Qualcuno che protesta? Macché: silenzio generale.
(…) in questi otto anni l’azienda, con i soldi incassati
grazie a tariffe sempre più alte, non solo ha fatto shopping nel mondo, non
solo ha aumentato il suo patrimonio, ma ha anche distribuito copiosi dividendi
ai suoi soci. Tre miliardi e mezzo, euro più, euro meno. Non è bellissimo? Un
miliardo e mezzo di investimenti in meno, 3,5 miliardi di soldi in più in
saccoccia. (…)
Benetton/2. Quanti regali ai signorotti di Treviso
Inutile dire che anche la concessione autostradale ai
Benetton, come quella ai Gavio, viene prolungata (ripetiamo: fino al 2042)
automaticamente. Senza che venga indetta alcuna gara. Eppure sarebbe
obbligatorio in base alle regole europee, oltre che conveniente. Per aggirare
l’impiccio di Bruxelles, e scialare in santa pace, viene usato, però, sempre lo
stesso escamotage: ci si appiglia cioè agli investimenti (in questo caso la
Gronda di Genova, la terza e la quarta corsia in Emilia e Toscana),
dimenticando che in fondo quegli investimenti erano già previsti nei piani
finanziari, e dunque negli aumenti di tariffa autorizzati negli anni passati.

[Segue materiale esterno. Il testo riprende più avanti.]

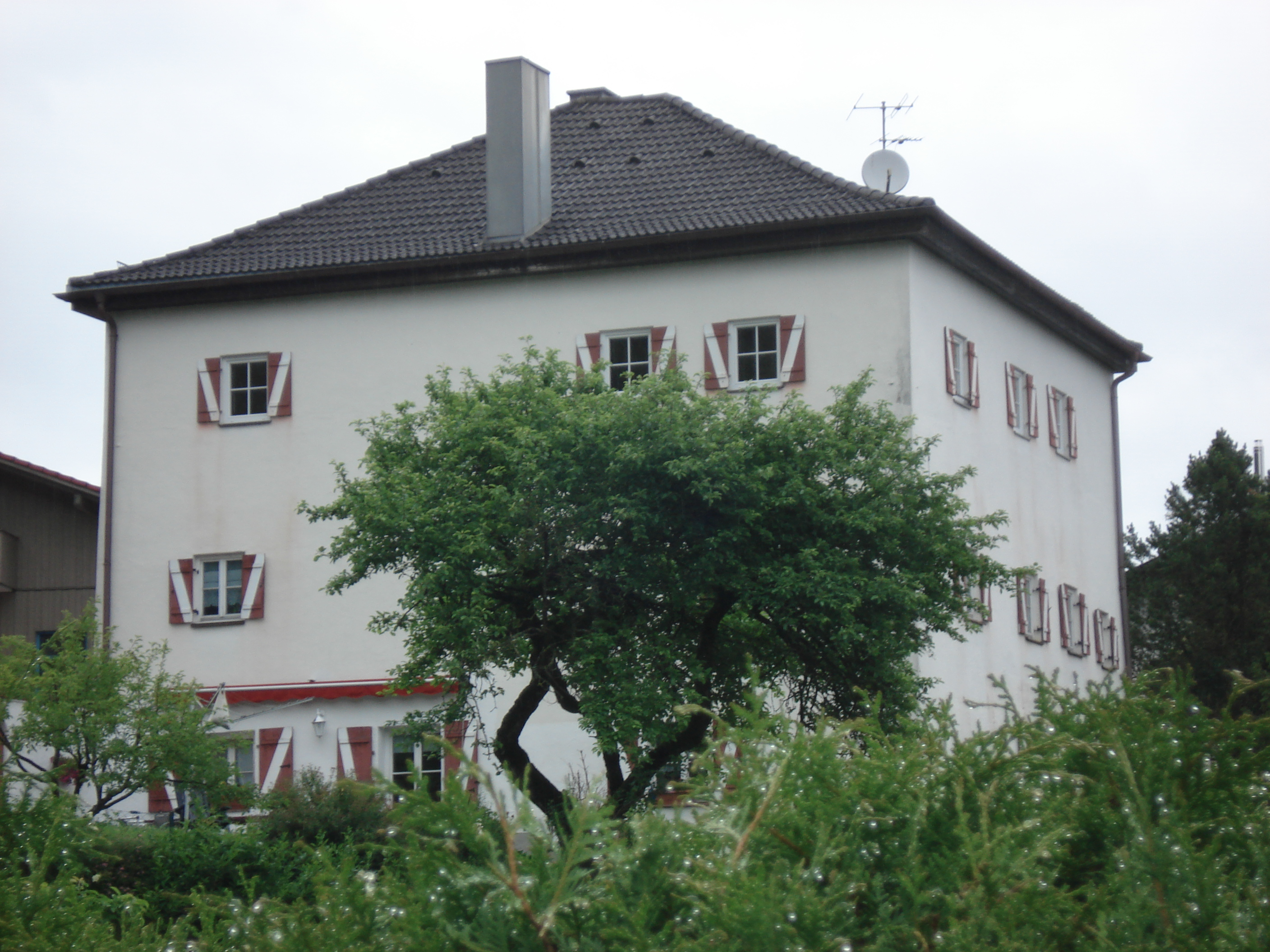 Mauthaus in Piding, Ortsteil Mauthausen, Salzstrasse 2 ehemals Mauthaus, dreigeschossig, mit Walmdach, wohl 18. Jh.; stuckierte Decken, geschnitzte Türen; heute Wohnhaus

Ma che ci volete fate? Noi siamo fatti così. Generosi. (…)
Lo dimostra il caso della tratta tirrenica, 202 chilometri
previsti e mai completati fra Livorno e Civitavecchia, sempre gestiti dalla
società che fa capo a Treviso. A tutt’oggi i chilometri aperti sono appena 55,
il piano di investimenti è fermo al 12 per cento di realizzazione (dodici per
cento!), eppure la concessione è stata prolungata dal 2028 al 2046. Perché?
Perché sì. L’Europa ci ha provato in tutti i modi a dissuadere l’Italia dal
fare questo regalino senza motivo. Niente da fare. Noi testardi come dei muli.
Quando c’è da dare una mano ai Benetton non ci fermiamo davanti a nulla.”